C. How LLMs Learn: Optimization

  1. Loss function as market inefficiency:
    Present cross-entropy loss using an economics prediction task:2
    *“Predict the next word after ’The unemployment rate fell to ___’“*
    • True word: "3.5%"
    • Model prediction probabilities: ["4%", 0.6], ["3.5%", 0.3], ["5%", 0.1]
      Calculate loss: \(L = -\log(0.3) ≈ 1.20\) Higher loss = greater prediction error
  2. Gradient descent as price adjustment:
    Use the simple function \(L(w) = (w - 3)^2\) where \(w\) represents a policy parameter (e.g., optimal interest rate):
    • Start at \(w = 0\) (suboptimal policy)
    • Gradient \(∂L/∂w = 2(w-3)\) shows direction
    • Update: \(w_{new} = w_{old} - α × \text{gradient}\) Gradient descent iteratively improves parameters toward minimal prediction error.

D. Practical Application: Analyzing Economic Text with LLMs

We demonstrate LLM use for economic research tasks.

  1. Setup local LLM environment:

    # Install required packages
    # install.packages("ellmer")
    # After installing Ollama and Gemma3 model externally:
    library(ellmer)
    
    Attaching package: 'ellmer'
    The following object is masked from 'package:rollama':
    
        chat
    chat <- chat_ollama(
      system_prompt = "You are an economics research assistant.
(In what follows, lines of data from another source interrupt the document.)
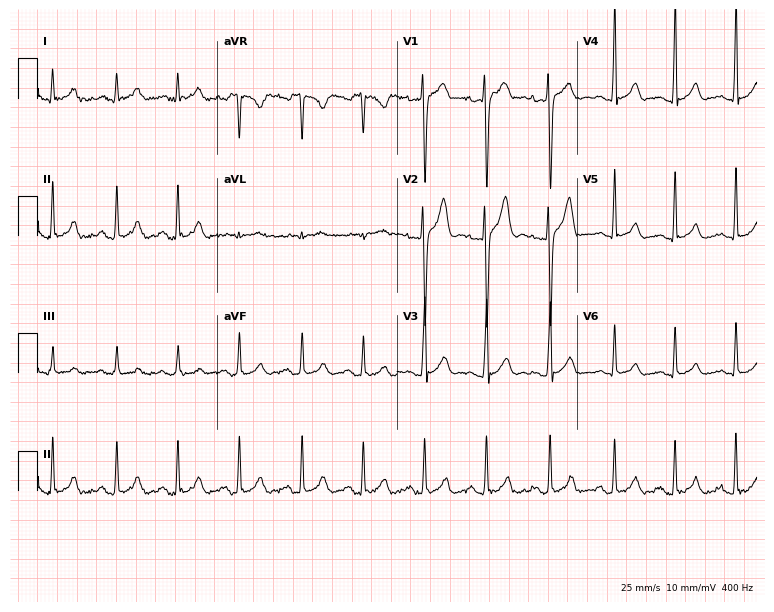
Resting 12-lead electrocardiogram (7.3-second recording at 400 Hz). Patient: a man, 20 years old. None of these six findings is recorded: first-degree AV block, right bundle branch block, left bundle branch block, sinus bradycardia, atrial fibrillation, sinus tachycardia. Findings outside these six are not listed.
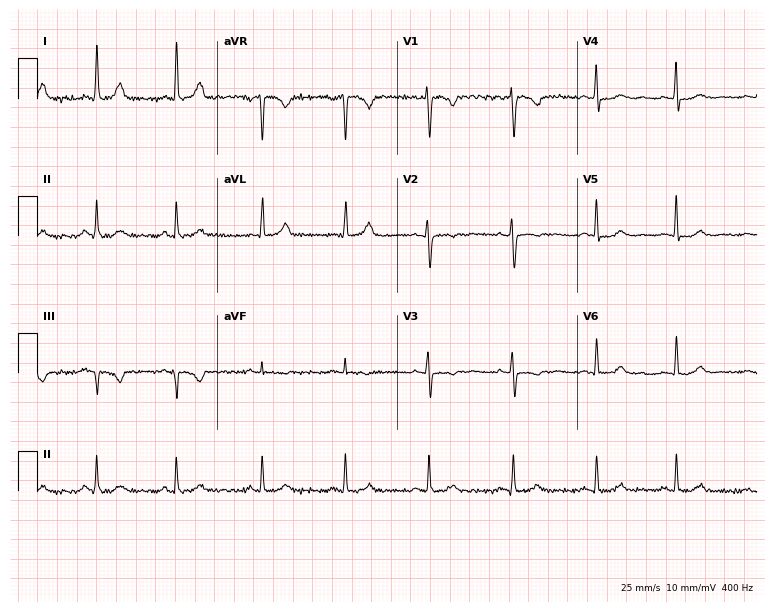
12-lead ECG from a 43-year-old woman (7.3-second recording at 400 Hz). No first-degree AV block, right bundle branch block, left bundle branch block, sinus bradycardia, atrial fibrillation or sinus tachycardia recorded for this tracing. Only these six findings were labelled.
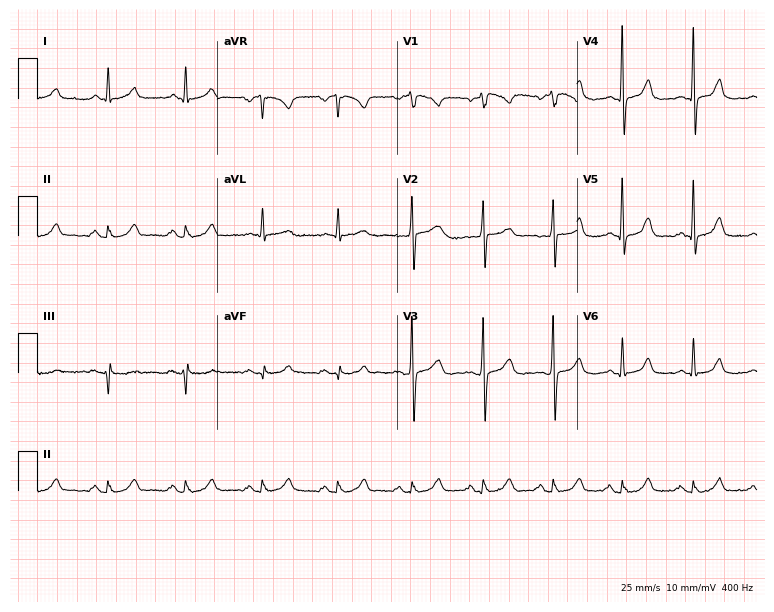
Resting 12-lead electrocardiogram. Patient: a 69-year-old female. Read as a normal ECG.
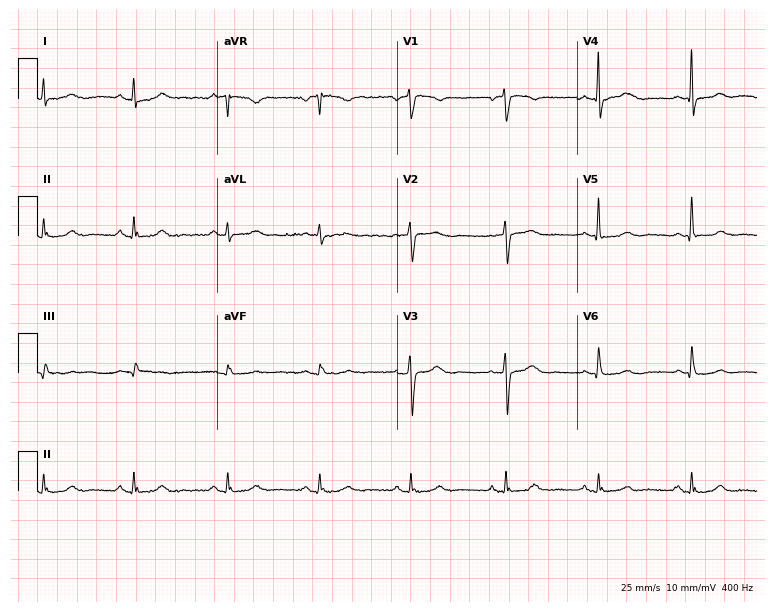
Standard 12-lead ECG recorded from a 77-year-old female patient. None of these six findings is recorded: first-degree AV block, right bundle branch block, left bundle branch block, sinus bradycardia, atrial fibrillation, sinus tachycardia. Only these six findings were labelled.
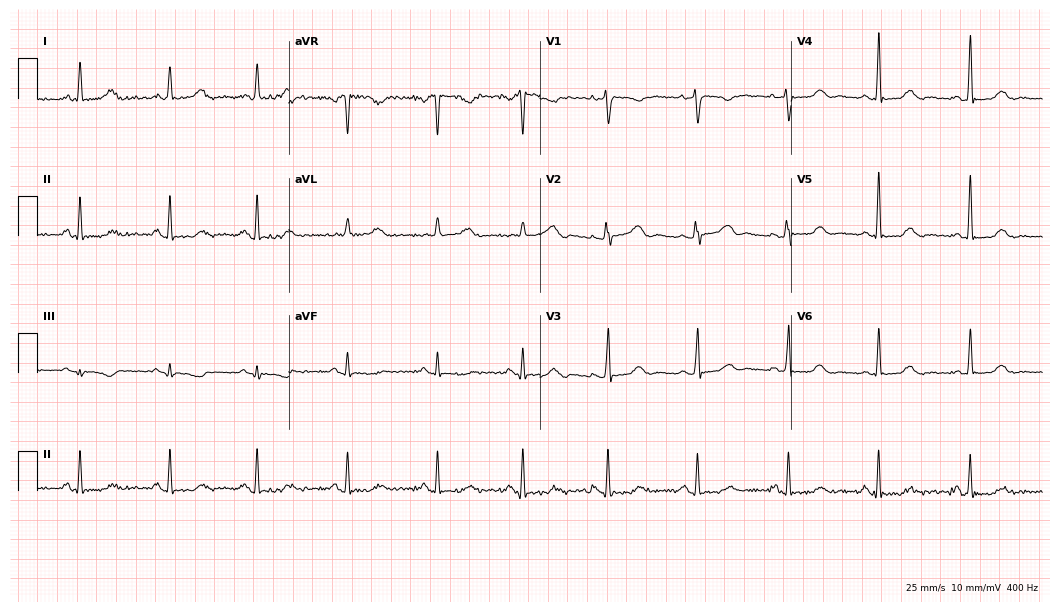
Standard 12-lead ECG recorded from a 54-year-old woman (10.2-second recording at 400 Hz). None of these six findings is recorded: first-degree AV block, right bundle branch block, left bundle branch block, sinus bradycardia, atrial fibrillation, sinus tachycardia.
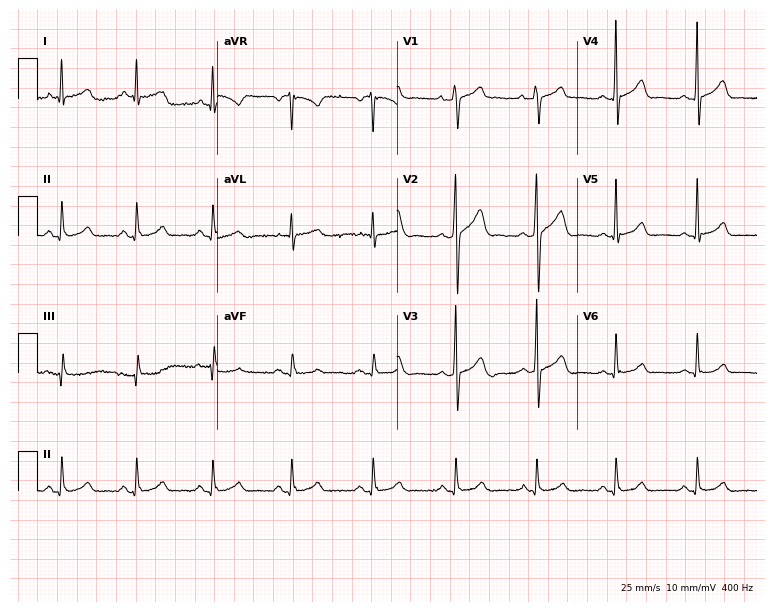
12-lead ECG (7.3-second recording at 400 Hz) from a man, 33 years old. Labelled as a normal ECG.

Be precise and cite uncertainty, but also be concise and don't ask follow-up questions.",
      model = "gemma3"
    )
  2. Task 1: Policy stance classification

    response <- chat$chat(
      "Classify the monetary policy stance in this excerpt as 'dovish', 'hawkish', or 'neutral':
      'The Committee judges that the risks to achieving its employment and inflation goals are roughly balanced.'"
    )
    The monetary policy stance is classified as **neutral**. 
    
    This statement reflects a balanced assessment of risks to inflation and 
    employment, indicating a lack of a strong leaning toward easing or tightening 
    monetary policy. However, it’s important to acknowledge that “roughly balanced”
    implies some degree of **uncertainty** regarding the precise future path of 
    inflation and employment (Blinder, 2006).
    print(response)
    The monetary policy stance is classified as **neutral**. 
    
    This statement reflects a balanced assessment of risks to inflation and 
    employment, indicating a lack of a strong leaning toward easing or tightening 
    monetary policy. However, it’s important to acknowledge that “roughly balanced”
    implies some degree of **uncertainty** regarding the precise future path of 
    inflation and employment (Blinder, 2006).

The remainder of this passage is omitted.